ゲストは、気象キャスターの斉田季実治さんです。


■今週のChordは“春の空を見上げて”

ユーミン:今日のコードは、先週に引き続き、「春の空を見上げて」。ゲストは、気象キャスターの斉田季実治(さいた・きみはる)さんです。よろしくお願いします。

斉田:よろしくお願いします。

ユーミン:大学在学中に、気象予報士の資格を取得した斉田さん。
卒業後、民放の報道記者や気象会社などを経て、現在は、NHK『ニュースウォッチ9』の気象キャスターとして活躍されています。
天気予報って、プレッシャーを感じますよね?

斉田:そうですね。(最近は天気予報が)当たるようになってきたので、逆に外れるとクレームも入るようになってきたと思います。

ユーミン:やっぱり“クレーマー”っているんですね。

斉田:晴れる予想で雨が降ったりすると、「洗濯物が雨に濡れたじゃないか」とかのクレームが(笑)。

ユーミン:斉田さんが傘を持たずに雨に打たれて歩いているのは、やっぱり気まずいかもしれないですね(笑)。
ちなみに、降水確率が何%あったら、傘を持つべきなんですか?

斉田:地域によっても違うんですが、例えば東京の場合は、1年間のうちに雨が降る日数は110日ぐらいなんです。
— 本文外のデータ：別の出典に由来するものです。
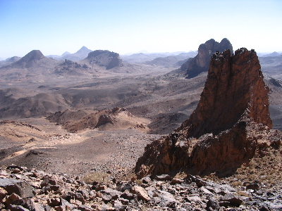 Sud de l'Algérie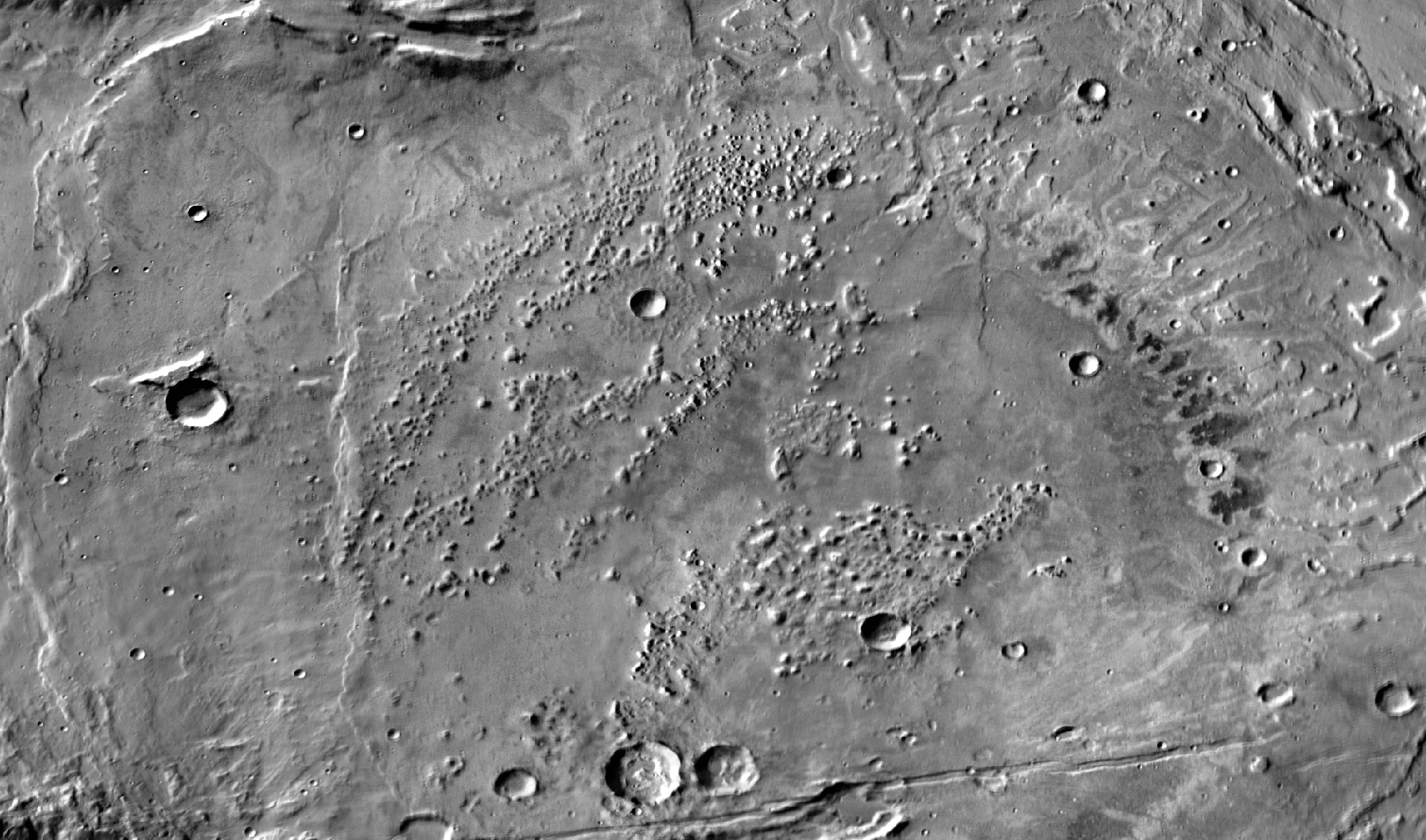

だから、大体30%ぐらいの日は雨か雪が降っているので、それ(30%)より高ければ、ちょっと降水確率が高めかな、と思っていただいた方がいいかもしれないです。

ユーミン:今思い出したんですけど、金沢によく行くんですが、金沢では「弁当忘れても傘忘れるな」と言いますよね。

斉田:言いますね。冬の日本海側は雨や雪が降ることが多いので、そういう時期にそういう言葉を言ったりすると聞いたことがあります。
正直、私などは、雨に濡れているのを見られるとマズいので・・・。

ユーミン:本当に!?冗談で言ったんですけれど(笑)。

斉田:小さい折り畳み傘は必ずカバンの中に入っています(笑)。

ユーミン:それにしても、春のお天気は変わりやすいイメージですよね。なぜでしょう?

斉田:東京の場合は、特に冬は西高東低の冬型の気圧配置で晴れる日が多いんですが、春になってくると、低気圧と高気圧が交互にやってくるので、天気も周期的に変わったり、気温も暖かくなったり寒くなったり、ということが多くなってくる時期ですよね。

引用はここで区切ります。